YOUR INSTRUCTIONS: Copy every record word for word.
BEGIN
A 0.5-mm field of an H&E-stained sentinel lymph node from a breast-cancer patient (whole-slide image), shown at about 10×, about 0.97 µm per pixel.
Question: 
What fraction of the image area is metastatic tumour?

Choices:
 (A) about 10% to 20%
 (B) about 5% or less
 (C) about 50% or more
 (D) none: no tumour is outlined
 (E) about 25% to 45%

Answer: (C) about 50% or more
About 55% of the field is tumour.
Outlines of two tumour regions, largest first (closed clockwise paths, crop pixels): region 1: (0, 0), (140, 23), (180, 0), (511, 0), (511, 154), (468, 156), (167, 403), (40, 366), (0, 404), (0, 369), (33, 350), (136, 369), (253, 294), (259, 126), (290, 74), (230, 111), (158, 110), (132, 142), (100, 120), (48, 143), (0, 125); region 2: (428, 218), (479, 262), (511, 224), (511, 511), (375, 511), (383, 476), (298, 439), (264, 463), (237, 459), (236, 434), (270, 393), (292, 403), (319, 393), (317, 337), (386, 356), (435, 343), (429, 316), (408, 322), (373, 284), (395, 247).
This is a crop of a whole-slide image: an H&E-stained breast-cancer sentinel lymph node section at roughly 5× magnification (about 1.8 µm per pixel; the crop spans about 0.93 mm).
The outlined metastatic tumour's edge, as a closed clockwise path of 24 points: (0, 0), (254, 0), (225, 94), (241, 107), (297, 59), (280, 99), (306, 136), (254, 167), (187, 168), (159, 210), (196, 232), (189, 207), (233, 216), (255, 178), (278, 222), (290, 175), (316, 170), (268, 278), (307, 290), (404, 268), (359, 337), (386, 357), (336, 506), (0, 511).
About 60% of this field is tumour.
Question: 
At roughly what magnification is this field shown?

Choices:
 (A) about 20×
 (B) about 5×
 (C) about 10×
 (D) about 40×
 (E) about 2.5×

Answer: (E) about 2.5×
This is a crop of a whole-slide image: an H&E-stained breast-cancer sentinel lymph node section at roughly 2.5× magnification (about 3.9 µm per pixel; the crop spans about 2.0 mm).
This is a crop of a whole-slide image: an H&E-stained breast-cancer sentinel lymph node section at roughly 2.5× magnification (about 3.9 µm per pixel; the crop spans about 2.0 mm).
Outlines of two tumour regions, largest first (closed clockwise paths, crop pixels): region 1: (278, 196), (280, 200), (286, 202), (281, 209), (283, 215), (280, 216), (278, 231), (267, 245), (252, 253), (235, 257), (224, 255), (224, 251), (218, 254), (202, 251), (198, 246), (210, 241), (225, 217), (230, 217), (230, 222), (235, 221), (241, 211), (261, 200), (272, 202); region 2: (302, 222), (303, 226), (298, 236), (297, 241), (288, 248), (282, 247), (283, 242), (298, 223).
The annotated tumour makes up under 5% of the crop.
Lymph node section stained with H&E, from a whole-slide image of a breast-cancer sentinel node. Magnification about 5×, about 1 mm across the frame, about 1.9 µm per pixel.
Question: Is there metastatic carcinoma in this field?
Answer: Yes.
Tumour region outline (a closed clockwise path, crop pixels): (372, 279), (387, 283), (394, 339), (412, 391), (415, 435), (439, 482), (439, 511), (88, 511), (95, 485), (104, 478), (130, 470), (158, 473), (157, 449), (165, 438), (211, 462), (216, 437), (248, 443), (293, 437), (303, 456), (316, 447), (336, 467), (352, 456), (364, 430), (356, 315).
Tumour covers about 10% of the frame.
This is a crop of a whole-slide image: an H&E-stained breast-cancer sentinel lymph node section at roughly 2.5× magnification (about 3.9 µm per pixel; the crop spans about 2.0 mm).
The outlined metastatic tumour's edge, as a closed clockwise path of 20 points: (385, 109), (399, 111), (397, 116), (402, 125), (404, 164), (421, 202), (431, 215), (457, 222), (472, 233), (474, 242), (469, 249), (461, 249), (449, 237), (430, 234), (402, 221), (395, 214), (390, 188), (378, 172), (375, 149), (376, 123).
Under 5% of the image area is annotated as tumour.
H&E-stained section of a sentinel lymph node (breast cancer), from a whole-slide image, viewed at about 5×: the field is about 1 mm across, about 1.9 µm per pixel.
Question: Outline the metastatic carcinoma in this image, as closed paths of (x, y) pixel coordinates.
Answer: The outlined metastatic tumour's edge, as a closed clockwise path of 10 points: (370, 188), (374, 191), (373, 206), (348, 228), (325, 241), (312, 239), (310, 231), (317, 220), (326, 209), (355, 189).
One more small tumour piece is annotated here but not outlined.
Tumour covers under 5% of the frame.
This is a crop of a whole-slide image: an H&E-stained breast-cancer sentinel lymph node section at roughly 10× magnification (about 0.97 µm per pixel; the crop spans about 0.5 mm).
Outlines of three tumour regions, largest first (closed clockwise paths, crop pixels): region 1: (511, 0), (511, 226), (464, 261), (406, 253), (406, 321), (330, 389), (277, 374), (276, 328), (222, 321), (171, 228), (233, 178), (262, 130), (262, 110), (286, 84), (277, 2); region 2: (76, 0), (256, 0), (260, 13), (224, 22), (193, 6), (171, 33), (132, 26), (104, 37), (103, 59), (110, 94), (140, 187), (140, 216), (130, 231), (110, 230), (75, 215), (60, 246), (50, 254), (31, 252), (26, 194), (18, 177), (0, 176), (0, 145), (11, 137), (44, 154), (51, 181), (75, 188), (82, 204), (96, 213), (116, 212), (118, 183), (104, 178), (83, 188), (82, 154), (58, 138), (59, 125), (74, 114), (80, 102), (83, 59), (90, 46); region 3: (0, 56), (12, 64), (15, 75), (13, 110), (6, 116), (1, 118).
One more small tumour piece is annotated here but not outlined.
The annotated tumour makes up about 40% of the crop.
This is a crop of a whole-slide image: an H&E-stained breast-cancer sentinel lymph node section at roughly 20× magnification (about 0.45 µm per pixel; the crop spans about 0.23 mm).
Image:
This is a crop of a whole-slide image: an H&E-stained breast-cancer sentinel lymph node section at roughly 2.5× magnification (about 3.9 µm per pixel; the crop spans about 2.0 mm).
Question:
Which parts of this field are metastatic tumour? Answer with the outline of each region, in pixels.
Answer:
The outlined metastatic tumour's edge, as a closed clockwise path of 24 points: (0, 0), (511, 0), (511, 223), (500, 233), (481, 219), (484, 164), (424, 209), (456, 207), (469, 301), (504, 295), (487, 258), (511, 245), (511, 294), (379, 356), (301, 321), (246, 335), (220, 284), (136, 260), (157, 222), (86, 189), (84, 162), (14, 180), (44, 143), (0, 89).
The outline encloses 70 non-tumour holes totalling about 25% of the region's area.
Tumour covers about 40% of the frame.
END
EXERCISE SOLUTION:
A 0.5-mm field of an H&E-stained sentinel lymph node from a breast-cancer patient (whole-slide image), shown at about 10×, about 0.97 µm per pixel.
Question: 
What fraction of the image area is metastatic tumour?

Choices:
 (A) about 10% to 20%
 (B) about 5% or less
 (C) about 50% or more
 (D) none: no tumour is outlined
 (E) about 25% to 45%

Answer: (C) about 50% or more
About 55% of the field is tumour.
Outlines of two tumour regions, largest first (closed clockwise paths, crop pixels): region 1: (0, 0), (140, 23), (180, 0), (511, 0), (511, 154), (468, 156), (167, 403), (40, 366), (0, 404), (0, 369), (33, 350), (136, 369), (253, 294), (259, 126), (290, 74), (230, 111), (158, 110), (132, 142), (100, 120), (48, 143), (0, 125); region 2: (428, 218), (479, 262), (511, 224), (511, 511), (375, 511), (383, 476), (298, 439), (264, 463), (237, 459), (236, 434), (270, 393), (292, 403), (319, 393), (317, 337), (386, 356), (435, 343), (429, 316), (408, 322), (373, 284), (395, 247).
This is a crop of a whole-slide image: an H&E-stained breast-cancer sentinel lymph node section at roughly 5× magnification (about 1.8 µm per pixel; the crop spans about 0.93 mm).
The outlined metastatic tumour's edge, as a closed clockwise path of 24 points: (0, 0), (254, 0), (225, 94), (241, 107), (297, 59), (280, 99), (306, 136), (254, 167), (187, 168), (159, 210), (196, 232), (189, 207), (233, 216), (255, 178), (278, 222), (290, 175), (316, 170), (268, 278), (307, 290), (404, 268), (359, 337), (386, 357), (336, 506), (0, 511).
About 60% of this field is tumour.
Question: 
At roughly what magnification is this field shown?

Choices:
 (A) about 20×
 (B) about 5×
 (C) about 10×
 (D) about 40×
 (E) about 2.5×

Answer: (E) about 2.5×
This is a crop of a whole-slide image: an H&E-stained breast-cancer sentinel lymph node section at roughly 2.5× magnification (about 3.9 µm per pixel; the crop spans about 2.0 mm).
This is a crop of a whole-slide image: an H&E-stained breast-cancer sentinel lymph node section at roughly 2.5× magnification (about 3.9 µm per pixel; the crop spans about 2.0 mm).
Outlines of two tumour regions, largest first (closed clockwise paths, crop pixels): region 1: (278, 196), (280, 200), (286, 202), (281, 209), (283, 215), (280, 216), (278, 231), (267, 245), (252, 253), (235, 257), (224, 255), (224, 251), (218, 254), (202, 251), (198, 246), (210, 241), (225, 217), (230, 217), (230, 222), (235, 221), (241, 211), (261, 200), (272, 202); region 2: (302, 222), (303, 226), (298, 236), (297, 241), (288, 248), (282, 247), (283, 242), (298, 223).
The annotated tumour makes up under 5% of the crop.
Lymph node section stained with H&E, from a whole-slide image of a breast-cancer sentinel node. Magnification about 5×, about 1 mm across the frame, about 1.9 µm per pixel.
Question: Is there metastatic carcinoma in this field?
Answer: Yes.
Tumour region outline (a closed clockwise path, crop pixels): (372, 279), (387, 283), (394, 339), (412, 391), (415, 435), (439, 482), (439, 511), (88, 511), (95, 485), (104, 478), (130, 470), (158, 473), (157, 449), (165, 438), (211, 462), (216, 437), (248, 443), (293, 437), (303, 456), (316, 447), (336, 467), (352, 456), (364, 430), (356, 315).
Tumour covers about 10% of the frame.
This is a crop of a whole-slide image: an H&E-stained breast-cancer sentinel lymph node section at roughly 2.5× magnification (about 3.9 µm per pixel; the crop spans about 2.0 mm).
The outlined metastatic tumour's edge, as a closed clockwise path of 20 points: (385, 109), (399, 111), (397, 116), (402, 125), (404, 164), (421, 202), (431, 215), (457, 222), (472, 233), (474, 242), (469, 249), (461, 249), (449, 237), (430, 234), (402, 221), (395, 214), (390, 188), (378, 172), (375, 149), (376, 123).
Under 5% of the image area is annotated as tumour.
H&E-stained section of a sentinel lymph node (breast cancer), from a whole-slide image, viewed at about 5×: the field is about 1 mm across, about 1.9 µm per pixel.
Question: Outline the metastatic carcinoma in this image, as closed paths of (x, y) pixel coordinates.
Answer: The outlined metastatic tumour's edge, as a closed clockwise path of 10 points: (370, 188), (374, 191), (373, 206), (348, 228), (325, 241), (312, 239), (310, 231), (317, 220), (326, 209), (355, 189).
One more small tumour piece is annotated here but not outlined.
Tumour covers under 5% of the frame.
This is a crop of a whole-slide image: an H&E-stained breast-cancer sentinel lymph node section at roughly 10× magnification (about 0.97 µm per pixel; the crop spans about 0.5 mm).
Outlines of three tumour regions, largest first (closed clockwise paths, crop pixels): region 1: (511, 0), (511, 226), (464, 261), (406, 253), (406, 321), (330, 389), (277, 374), (276, 328), (222, 321), (171, 228), (233, 178), (262, 130), (262, 110), (286, 84), (277, 2); region 2: (76, 0), (256, 0), (260, 13), (224, 22), (193, 6), (171, 33), (132, 26), (104, 37), (103, 59), (110, 94), (140, 187), (140, 216), (130, 231), (110, 230), (75, 215), (60, 246), (50, 254), (31, 252), (26, 194), (18, 177), (0, 176), (0, 145), (11, 137), (44, 154), (51, 181), (75, 188), (82, 204), (96, 213), (116, 212), (118, 183), (104, 178), (83, 188), (82, 154), (58, 138), (59, 125), (74, 114), (80, 102), (83, 59), (90, 46); region 3: (0, 56), (12, 64), (15, 75), (13, 110), (6, 116), (1, 118).
One more small tumour piece is annotated here but not outlined.
The annotated tumour makes up about 40% of the crop.
This is a crop of a whole-slide image: an H&E-stained breast-cancer sentinel lymph node section at roughly 20× magnification (about 0.45 µm per pixel; the crop spans about 0.23 mm).
Image:
This is a crop of a whole-slide image: an H&E-stained breast-cancer sentinel lymph node section at roughly 2.5× magnification (about 3.9 µm per pixel; the crop spans about 2.0 mm).
Question:
Which parts of this field are metastatic tumour? Answer with the outline of each region, in pixels.
Answer:
The outlined metastatic tumour's edge, as a closed clockwise path of 24 points: (0, 0), (511, 0), (511, 223), (500, 233), (481, 219), (484, 164), (424, 209), (456, 207), (469, 301), (504, 295), (487, 258), (511, 245), (511, 294), (379, 356), (301, 321), (246, 335), (220, 284), (136, 260), (157, 222), (86, 189), (84, 162), (14, 180), (44, 143), (0, 89).
The outline encloses 70 non-tumour holes totalling about 25% of the region's area.
Tumour covers about 40% of the frame.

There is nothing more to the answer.